Yes it is possible, no need to create auxiliary variables and no need to take care of the exception within the loop. It would eliminate the increment in one of the variables, but it would create other needs that would complicate the code. It also has how to exchange the for by a while which would somehow become simpler.

#include <stdio.h>

int main () {
    int I, F;
    do {
        scanf("%d", &I);
        scanf("%d", &F);
    } while (I >= F);
    for (; I < F; I++, F--) printf("%d %d ", I, F);
    if (I == F) printf("%d ", I);
    printf("\nfim de programa\n");
}

Behold working in the ideone. And in the repl it.. Also put on the Github for future reference.

With while:

while (I < F) printf("%d %d ", I++, F++);

2

Below I will be explaining your doubt in your code and soon after I will be making a code for you upon your reasoning.

Your code: The j in your code you will be receiving the whole F. How you left it for the user to input the data using the scanf, you will not know what value decrease (withdraw), but assuming the user typed in 10 for the whole F and 5 for the whole I what will occur in the loop(for) will be the following...

  • "i = 5, j = 10; 5 <= 10; i++, j-- "

What this tie(for) means: The accountant(i) begins with 5 and 10 and while the 5 is less than or equal to 10 he will add (increase) +1 in variable entire i and will take (decrease) 1 in the integer variable J. He will do this until he is out of the loop. But this loop is completely confused and illogical.

#include <stdio.h>

int main (){

    int I, F;

    do{
        scanf("%d", &I); /*recebe valor de I*/
        scanf("%d", &F); /*recebe o valor de F*/
    }while (I >= F); /* se I for maior do que F fica no loop*/

    for (int i = I, j= F; i <= j; i++, j--/*Não entendi essa parte*/ /*como saber qual numero pegar ?*/){
        if (i == j){ /*tem como fazer 2 for não?*/
            printf("%d ", i);
        }else{
        printf("%d %d ", i, j);
    }
    }

    printf("\n");
    printf("fim de programa\n");

return 0;
}

My conclusion about this tie and variables: For my person, the way it is written is not pleasant for the maintenance of this code, what I would do is the following:

#include <stdio.h>

int main (){

    int valorUm, valorDois;

        // Recebe os dois Valores    
        scanf("%d", &valorUm);
        scanf("%d", &valorDois);

    do{ 
        // Armazena os dois valores obtidos nas variáveis auxiliares
        int auxValorUm = valorUm;
        int auxValorDois = valorDois;

        // Soma mais 1 na variável inteira auxValorUm
        // Ex: valorUm = 5; auxValorUm = 5; 5+1 = 6
        auxValorUm++;

        // Tira 1 na variável inteira auxValorDois
        // Ex: valorDois = 5; auxValorDois = 5; 5-1 = 4
        auxValorDois--;

        // O problema aqui é que as variáveis NUNCA serão iguais, pois haverá o incremento e decremento.
        if(auxValorUm == auxValorDois){
            printf("%d", auxValorUm);
            printf("\nFim do Programa");
            break; // Caso entre neste IF o programa dará a resposta e fechará.
        }else {
            printf("%d %d", auxValorUm, auxValorDois);
            printf("\nFim do Programa");
            break; // Caso entre neste ELSE o programa dará a resposta e fechará.           
        }
    }while(true); // Ocorrerá um LOOP INFINITO, pois a condição é sempre verdadeira.


    return 0;
}

Conclusion of your Code and Logical Reasoning: As you can see to my comments your reasoning are wrong. Why is it wrong:

1) You do a Do-While to record several values, but for you record all these values you must use the vector to allocate them in memory.

2) Your IF will never enter it, as one variable sums and the other decrease.

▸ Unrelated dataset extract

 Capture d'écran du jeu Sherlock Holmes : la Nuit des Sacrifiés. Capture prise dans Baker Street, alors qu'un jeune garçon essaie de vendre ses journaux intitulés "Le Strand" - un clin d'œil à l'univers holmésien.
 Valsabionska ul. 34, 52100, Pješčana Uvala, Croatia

3) You have to write the variable names with the following rules: short and understandable and camelCase. You also do not can go out commenting on the code, keep in mind that the comment has to be little and in reasoning that are difficult to facilitate the work maintenance code, if another programmer or even you come change the lines of code.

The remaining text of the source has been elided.